To assess what components are necessary for a sufficient HCP–patient briefing when AI-based tools are used in the provision of medical services, an online survey was employed and administered during class. While the term HCP is broader in nature than the participant categories of medical students and physicians, we see them as useful proxies. The English language survey was implemented using LimeSurvey hosted on the University of Zurich servers. To identify the congruence (or discrepancy) between identified necessary components of the briefing and recorded briefing, a link to a University of Zurich-hosted file server was provided where participants could upload self-recorded simulated HCP–patient briefings following the presentation of a case vignette.
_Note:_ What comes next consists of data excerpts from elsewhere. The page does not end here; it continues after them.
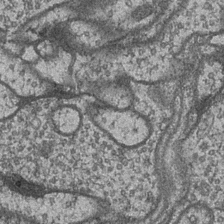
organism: Drosophila
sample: Optic medulla
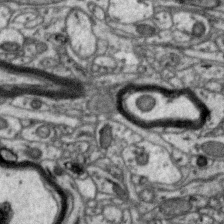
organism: Zebra finch
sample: Brain
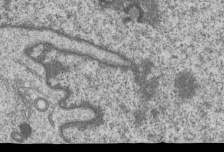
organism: Human
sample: MDA-MB-231 cells
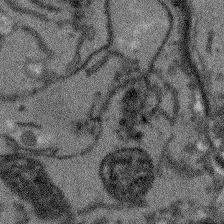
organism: Arabidopsis thaliana
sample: Root tip
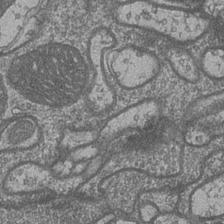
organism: Drosophila
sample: Optic medulla
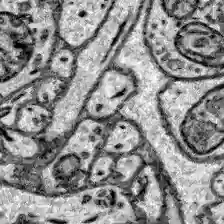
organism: Zebrafish
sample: Brain
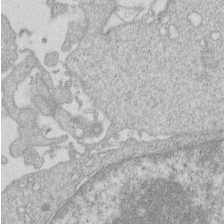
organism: Human
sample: Macrophage cells
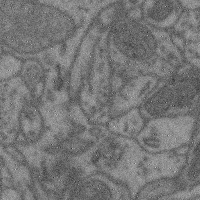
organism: Mouse
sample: Cerebral cortex
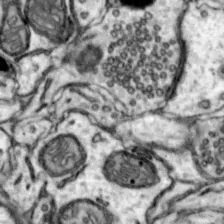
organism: Mouse
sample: Nucleus accumbens
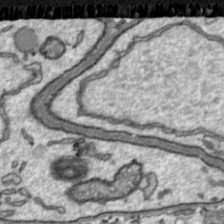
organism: Toxoplasma gondii
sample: Parasites in a vacuole inside a host cell
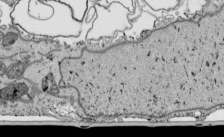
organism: Human
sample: Mitochondria in HCT116 cells
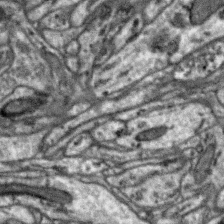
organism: Zebra finch
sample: Brain

The study was approved in accordance with the institutional review process at the Faculty of Medicine, UZH governing studies not requiring cantonal ethics board approval.
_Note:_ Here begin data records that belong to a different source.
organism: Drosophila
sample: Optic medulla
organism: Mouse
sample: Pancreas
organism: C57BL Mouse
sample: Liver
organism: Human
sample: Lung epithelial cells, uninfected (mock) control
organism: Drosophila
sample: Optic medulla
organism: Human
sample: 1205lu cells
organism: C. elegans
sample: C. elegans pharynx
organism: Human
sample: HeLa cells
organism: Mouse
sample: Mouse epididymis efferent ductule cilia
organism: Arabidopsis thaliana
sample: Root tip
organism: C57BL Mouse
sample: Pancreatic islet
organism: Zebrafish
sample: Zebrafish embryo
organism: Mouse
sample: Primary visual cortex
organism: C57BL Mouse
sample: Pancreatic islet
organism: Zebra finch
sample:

Implementation of the study session, survey, and audio recording
Following a short video sequence from a popular TV Show showcasing issues of trust in medical products and HCPs administering them, the informed consent statement for participating in the study was verbally discussed and the link to the online survey with the same written informed consent statement was provided. Participants were free to fill out the survey or, alternatively, follow the exercises that were also presented in class. The approximately one-and-a-half-hour-long sessions contained four segments: first, a recapitulation of medical functions and ML was provided. Second, a case vignette was presented following an introduction to ischemic heart disease (IHD). This introduction included information on the definition, etiology, prevalence, diagnostic criteria, risk factors, and treatment options for the disease. In addition, the underlying data and performance of ML models based on different algorithm classes were presented. Third, participants were asked whether the use of an ML-based tool should be disclosed to the patient and what an HCP–patient explanation should contain based on a menu of options on the basis of the Swiss guideline of briefings in non-standard therapy uses. A free field option for further input was provided. Participants were then asked to assume the role of an HCP and explain the procedure to the patient sketched in the case vignette and they had approximately 15 min time to record the statement that then was uploaded by the participants. The sessions ended with a general overview of the state of the art of ML in cardiology. Supplemental Addendum 1 contains the relevant survey questions and answer options.
Case vignette
The following case vignette to provide a relatable context to participants and a basis for the simulated HCP–patient explanation was developed together with a Board-certified cardiologist. The concrete tool described in this case vignette can be understood as a clinical decision support system, which is one type of a DHT.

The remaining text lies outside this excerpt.